Tabby organizes the models within a directory. This document provides an explanation of the necessary contents for supporting model serving. A minimal Tabby model directory should include the following contents:
tabby.json
ggml/model-00001-of-00001.gguf
This file provides meta information about the model. An example file appears as follows:
{
"prompt_template": "<PRE>{prefix}<SUF>{suffix}<MID>",
"chat_template": "<s>{% for message in messages %}{% if message['role'] == 'user' %}{{ '[INST] ' + message['content'] + ' [/INST]' }}{% elif message['role'] == 'assistant' %}{{ message['content'] + '</s> ' }}{% endif %}{% endfor %}",
}
The prompt_template field is optional. When present, it is assumed that the model supports FIM inference.
One example for the prompt_template is <PRE>{prefix}<SUF>{suffix}<MID>
. In this format, {prefix}
and {suffix}
will be replaced with their corresponding values, and the entire prompt will be fed into the LLM.
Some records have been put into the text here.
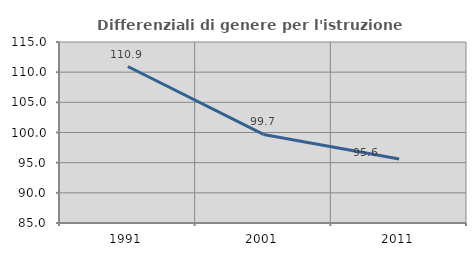
| Category | Differenziali di genere per l'istruzione superiore |
|---|---|
| 1991.0 | 110.935 |
| 2001.0 | 99.675 |
| 2011.0 | 95.596 |
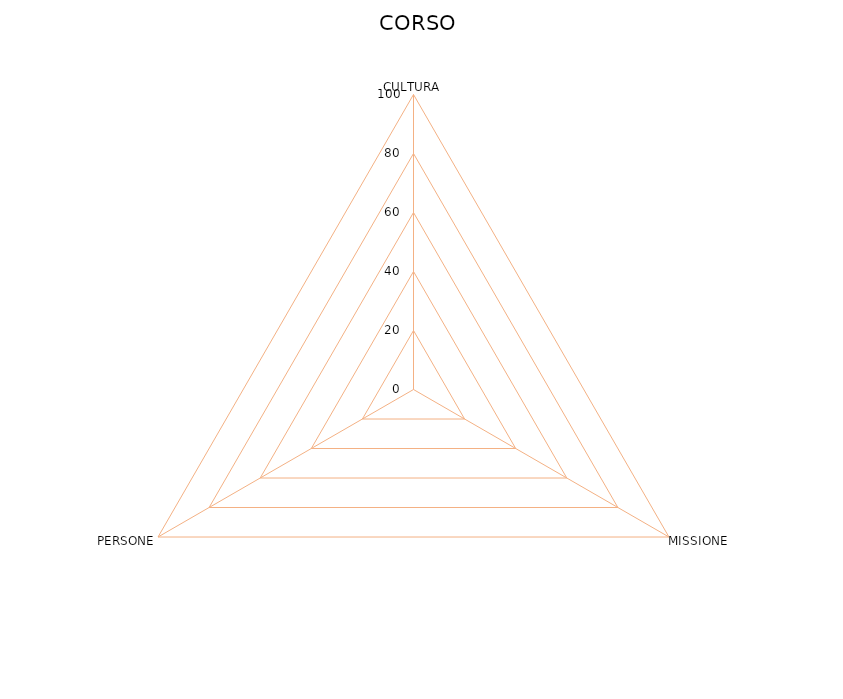
| Category | Series 0 |
|---|---|
| CULTURA | 0 |
| MISSIONE | 0 |
| PERSONE | 0 |
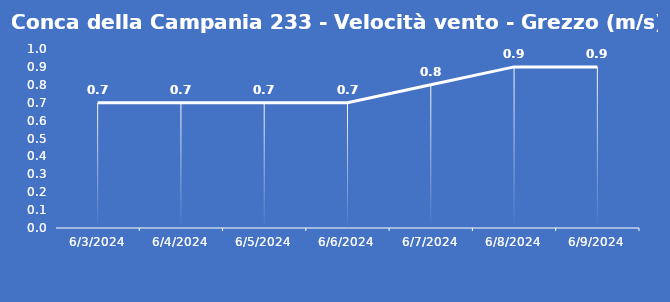
| Category | Conca della Campania 233 - Velocità vento - Grezzo (m/s) |
|---|---|
| 6/3/24 | 0.7 |
| 6/4/24 | 0.7 |
| 6/5/24 | 0.7 |
| 6/6/24 | 0.7 |
| 6/7/24 | 0.8 |
| 6/8/24 | 0.9 |
| 6/9/24 | 0.9 |
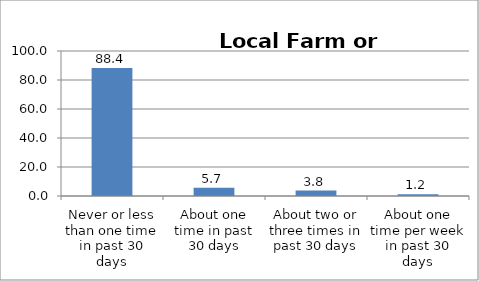
| Category | Series 0 |
|---|---|
| Never or less than one time in past 30 days | 88.357 |
| About one time in past 30 days | 5.658 |
| About two or three times in past 30 days | 3.764 |
| About one time per week in past 30 days | 1.244 |
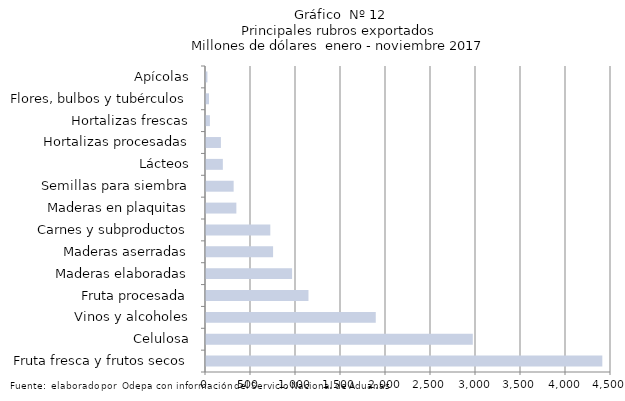
| Category | Series 7 |
|---|---|
| Fruta fresca y frutos secos | 4403623.028 |
| Celulosa | 2964485.207 |
| Vinos y alcoholes | 1886258.732 |
| Fruta procesada | 1138520.949 |
| Maderas elaboradas | 956483.218 |
| Maderas aserradas | 745342.011 |
| Carnes y subproductos | 714472.735 |
| Maderas en plaquitas | 337324.215 |
| Semillas para siembra | 307258.324 |
| Lácteos | 187262.054 |
| Hortalizas procesadas | 165551.657 |
| Hortalizas frescas | 43363.074 |
| Flores, bulbos y tubérculos | 33350.84 |
| Apícolas | 15855.019 |

The chat_template field is optional. When it is present, it is assumed that the model supports an instruct/chat-style interaction, and can be passed to --chat-model
.
This directory contains binary files used by the llama.cpp inference engine.
Tabby utilizes GGML for inference on cpu
, cuda
and metal
devices.
Tabby saves GGUF model files in the format model-{index}-of-{count}.gguf
, following the llama.cpp naming convention.
Please note that the index is 1-based,
by default, Tabby names a single file model as model-00001-of-00001.gguf
.
For more details about GGUF models, please refer to the instructions in llama.cpp.